Not to be downplayed, security warnings spread just as fast as the Clawdbot hype; the Clawdbot Discord community is pushing proper authentication and sandboxing configurations to avoid brute-force attacks on exposed servers.
Clawdbot is a security nightmare because hundreds of users exposed their control servers to the internet without any authentication, allowing researcher Jamieson O'Reilly to find them via Shodan in seconds and access complete API keys, OAuth credentials, bot tokens, and months of conversation histories.

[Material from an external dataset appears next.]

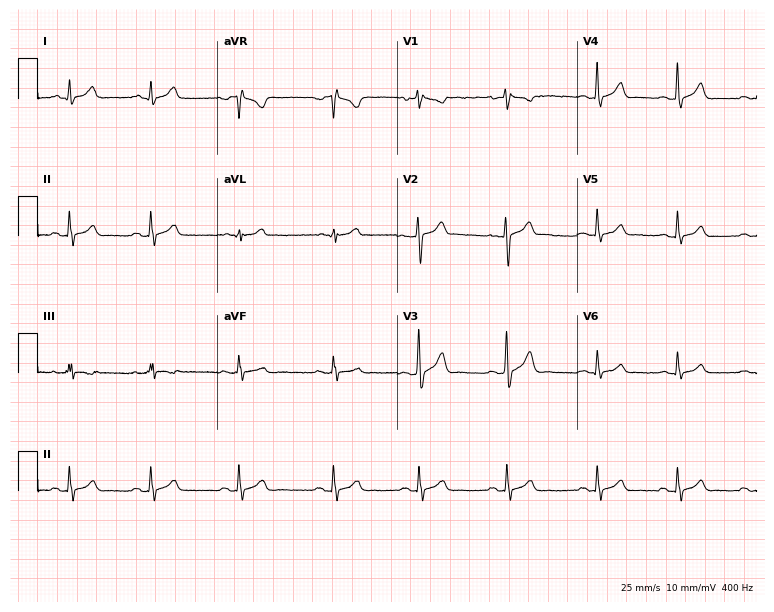
Standard 12-lead ECG recorded from a man, 17 years old. Read as a normal ECG.

The architecture stores OAuth credentials in plaintext JSON files without encryption (an automated security audit found 512 vulnerabilities including 8 CRITICAL issues) and major infostealers like RedLine, Lumma, and Vidar are already targeting the ~/.clawdbot/ directory structure to exfiltrate credentials.
Because Clawdbot has full system access (shell commands, file read/write, browser control), prompt injection can extract private keys in 5 minutes, and some exposed instances were running with root privileges allowing unauthenticated remote code execution.
The fundamental problem: agents must store credentials and execute commands to be useful, creating an inherent conflict with security models. Translation? There is no "perfectly secure" setup when you give an AI shell access and connect it to the internet.
For more hype and bluster, check out Matt Berman's video on Clawdbot here.
Here's the connection to Vercel: Clawdbot is one of 16 officially supported agents on skills.sh. The same npx skills add command that teaches Claude about React also works for Clawdbot.
Your locally-running AI assistant can now tap into the same professional knowledge base that powers coding agents. Install Vercel's deployment skill, text "deploy my project" to Clawdbot, and it handles everything.
For the first time, teaching an AI agent your team's coding standards is as simple as pointing it to a GitHub repo. No more copy-pasting style guides. Just install the skill and move on.
P.S: If Clawdbot is interesting to you, you could also check out Factory and their droids, which are a more structured, similarly agentic coding loop agent tool that lives inside your codebase (you can also run Droids completely locally if you have a strong enough computer).
The "npm for AI agents" moment just arrived. Based on the install numbers — top 20 skills all crossed 2,000+ in one week — developers have clearly been waiting for it.